Magnifique. Merveilleux. Magistral ! Je me régalai. Pas  physiquement parlant, non ; mais je devais avouer que le spectacle que ce loup m’offrait ne pouvait que me réchauffer le cœur de plaisir. Tout était bon pour survivre, et cet animal était apparemment prêt à y laisser sa crédibilité et sa fierté. J’aurai pu le regarder encore longtemps jouer le chien galeux tellement c’était humiliant pour lui. Et j’aimais voir les autres être humiliés, surtout quand ils s’affligeaient ce supplice eux-mêmes.
Ma fierté ! Voilà une chose que je garderai jusqu’à la fin. Jamais je n’oserai me rabaisser au niveau de ce loup. Me prendre pour un oiseau faible et maladif ? Plutôt mourir étouffée sous un tas de déjections draconiques.  

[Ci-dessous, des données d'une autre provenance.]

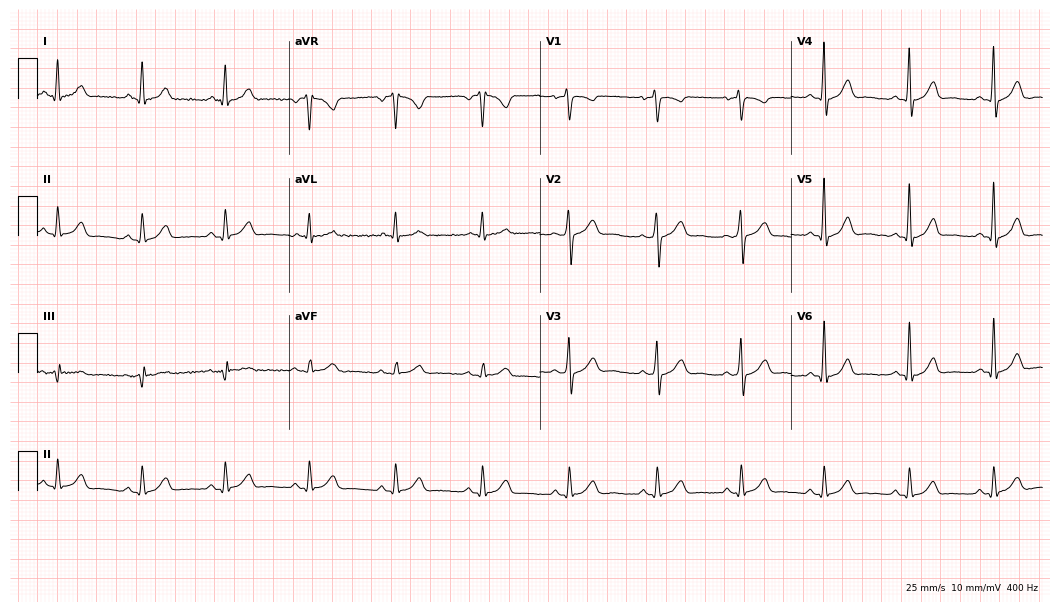
Standard 12-lead ECG recorded from a 52-year-old male. Read as a normal ECG.

Ceci dit, si ce loup ne défendait pas sa vie comme il se le devait, il y avait trois raisons possibles. Petit un : c’était un terrible lâche qui n’en avait rien à faire de son honneur de loup et qui ferait tout pour sauver sa vie sans avoir à se défendre dangereusement. Mais il fallait certainement exclure cette idée, parce qu’un tel individu n’aurait pas survécu une semaine seul, et cette louve – par ce que c’était une femelle – n’avait pas l’air d’être accompagnée mais semblait y être habituée. Petit deux : j’étais tellement intimidante que j’en avais filé les chocottes au carnivore. Ça me faisait mal au cœur de penser ça, mais il fallait malheureusement exclure ce point également. Parce que je pensais devoir attribuer l’attitude du loup au point numéros trois : j’avais remarqué une certaine hésitation de l’animal au niveau d’un de ses membres. Ce n’était pas dû à la vieillesse, parce que la louve semblait encore jeune et énergique ; mais plutôt à une blessure.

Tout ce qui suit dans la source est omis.